* _PROBLEM_
In the material below, find the line that contains "109088 | 108686 |" and the line that contains "190129 | 189882 |", then write out exactly those two lines and everything between them.

++++++++++

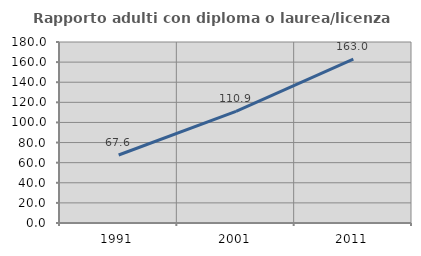
| Category | Rapporto adulti con diploma o laurea/licenza media  |
|---|---|
| 1991.0 | 67.647 |
| 2001.0 | 110.92 |
| 2011.0 | 162.951 |
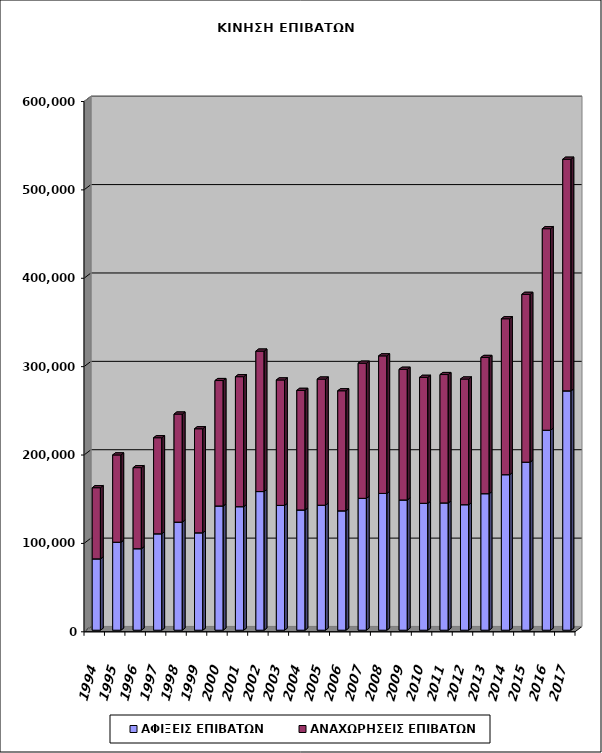
| Category | ΑΦΙΞΕΙΣ ΕΠΙΒΑΤΩΝ | ΑΝΑΧΩΡΗΣΕΙΣ ΕΠΙΒΑΤΩΝ |
|---|---|---|
| 1994.0 | 80734 | 80495 |
| 1995.0 | 99550 | 98750 |
| 1996.0 | 92225 | 91708 |
| 1997.0 | 109088 | 108686 |
| 1998.0 | 122303 | 122258 |
| 1999.0 | 110199 | 117733 |
| 2000.0 | 140592 | 141890 |
| 2001.0 | 139773 | 147084 |
| 2002.0 | 156879 | 158912 |
| 2003.0 | 141254 | 141908 |
| 2004.0 | 136061 | 135301 |
| 2005.0 | 141440 | 142712 |
| 2006.0 | 135083 | 135818 |
| 2007.0 | 149231 | 152857 |
| 2008.0 | 154765 | 155639 |
| 2009.0 | 147402 | 147831 |
| 2010.0 | 143597 | 142508 |
| 2011.0 | 144058 | 145207 |
| 2012.0 | 142027 | 142179 |
| 2013.0 | 154489 | 154118 |
| 2014.0 | 175986 | 176398 |
| 2015.0 | 190129 | 189882 |
| 2016.0 | 226308 | 227992 |
| 2017.0 | 270825 | 262054 |

++++++++++

* _ANSWER TO THIS PROBLEM_
| 1997.0 | 109088 | 108686 |
| 1998.0 | 122303 | 122258 |
| 1999.0 | 110199 | 117733 |
| 2000.0 | 140592 | 141890 |
| 2001.0 | 139773 | 147084 |
| 2002.0 | 156879 | 158912 |
| 2003.0 | 141254 | 141908 |
| 2004.0 | 136061 | 135301 |
| 2005.0 | 141440 | 142712 |
| 2006.0 | 135083 | 135818 |
| 2007.0 | 149231 | 152857 |
| 2008.0 | 154765 | 155639 |
| 2009.0 | 147402 | 147831 |
| 2010.0 | 143597 | 142508 |
| 2011.0 | 144058 | 145207 |
| 2012.0 | 142027 | 142179 |
| 2013.0 | 154489 | 154118 |
| 2014.0 | 175986 | 176398 |
| 2015.0 | 190129 | 189882 |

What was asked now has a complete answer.